Exercise requirements – All the lines below need to be output exactly, apart from any images.

Data –
((
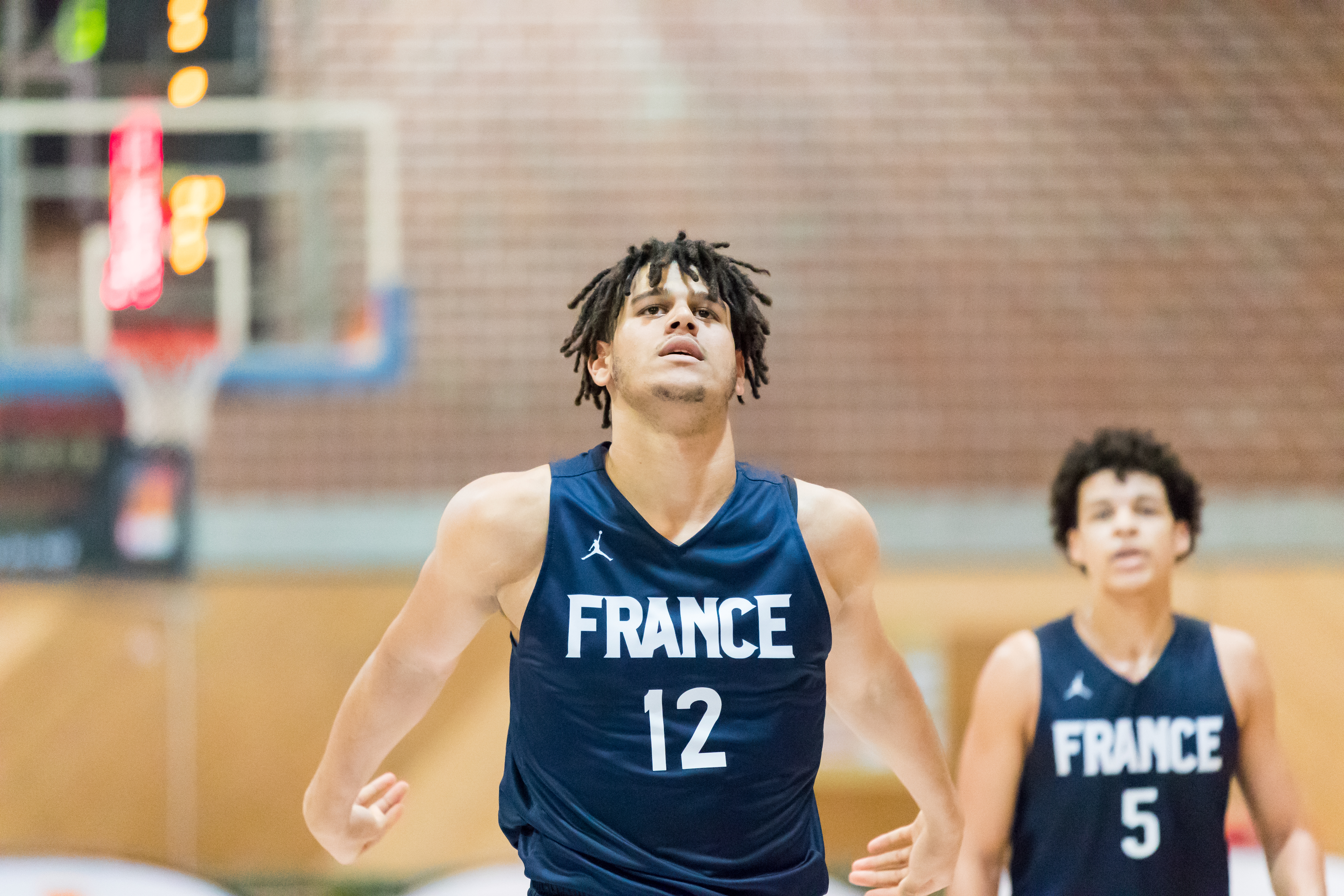 USA vs France 73:79 during Basketball Albert Schweitzer Turnier at Waldsporthalle, Viernheim, Hessen, Germany on 2018-03-31, Photo: Sven Mandel
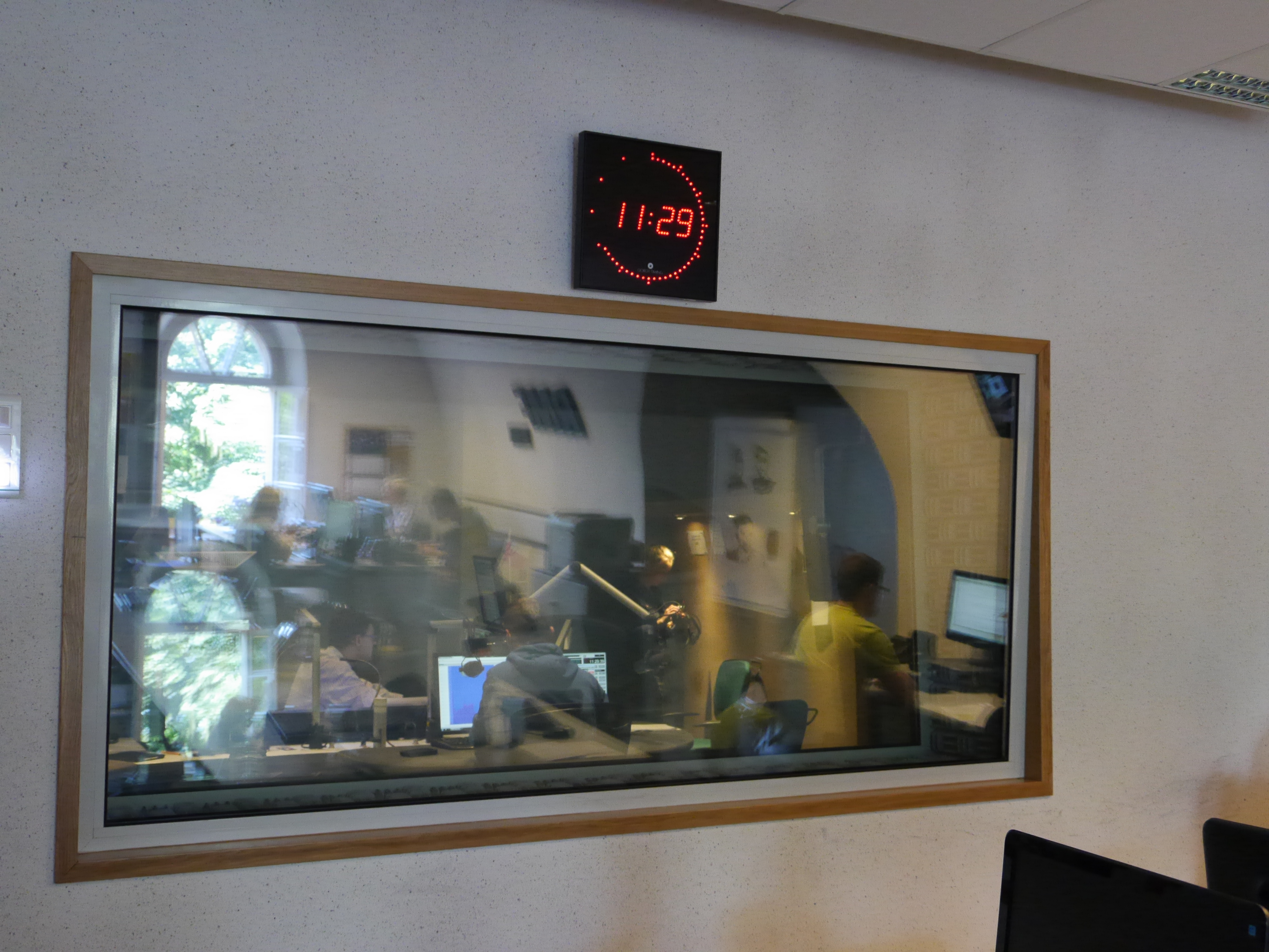 Siedziba radia RMF FM, al. Waszyngtona 1, 30-204 Kraków This photo was taken with Panasonic Lumix DMC-GH3 camera, thanks to Panasonic. You can see all photographs in category: Taken with Panasonic Lumix DMC-GH3.
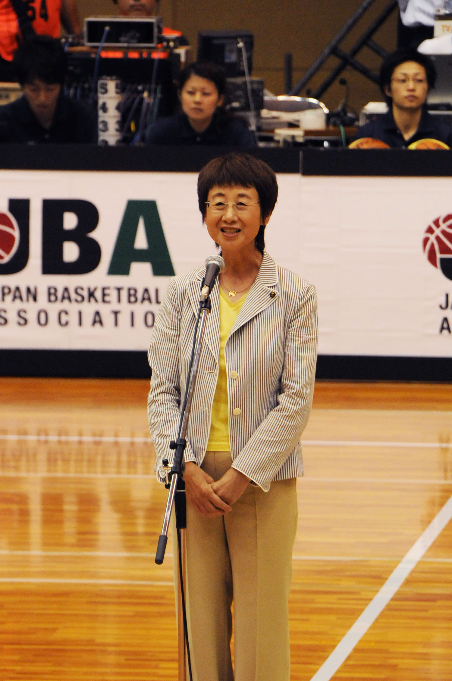 奥山恵美子仙台市長。青葉体育館で。
))
Result of the exercise –
 USA vs France 73:79 during Basketball Albert Schweitzer Turnier at Waldsporthalle, Viernheim, Hessen, Germany on 2018-03-31, Photo: Sven Mandel
 Siedziba radia RMF FM, al. Waszyngtona 1, 30-204 Kraków This photo was taken with Panasonic Lumix DMC-GH3 camera, thanks to Panasonic. You can see all photographs in category: Taken with Panasonic Lumix DMC-GH3.
 奥山恵美子仙台市長。青葉体育館で。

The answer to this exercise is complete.